▶ _Your objective_
Check every line of the entries for "organism", and copy the lines that hold it.

▶ _Data to examine_
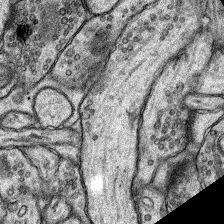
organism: Rat
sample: Hippocampus
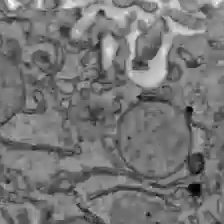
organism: C57BL Mouse
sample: Liver
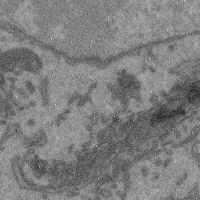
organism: Mouse
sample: Cerebral cortex
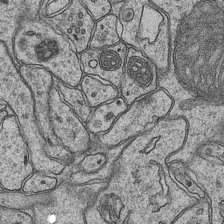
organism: Mouse
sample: CA1 Hippocampus
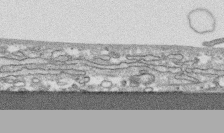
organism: Human
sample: CRL-1474
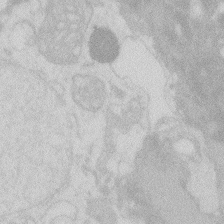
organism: Zebrafish
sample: Macrophage
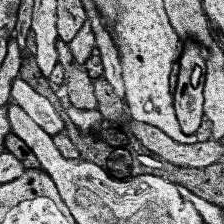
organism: Human
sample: Temporal Lobe
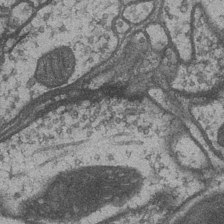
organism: Drosophila
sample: Optic medulla
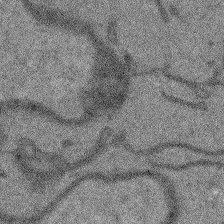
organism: Arabidopsis thaliana
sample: Root tip

▶ _Exercise answer_
organism: Rat
organism: C57BL Mouse
organism: Mouse
organism: Mouse
organism: Human
organism: Zebrafish
organism: Human
organism: Drosophila
organism: Arabidopsis thaliana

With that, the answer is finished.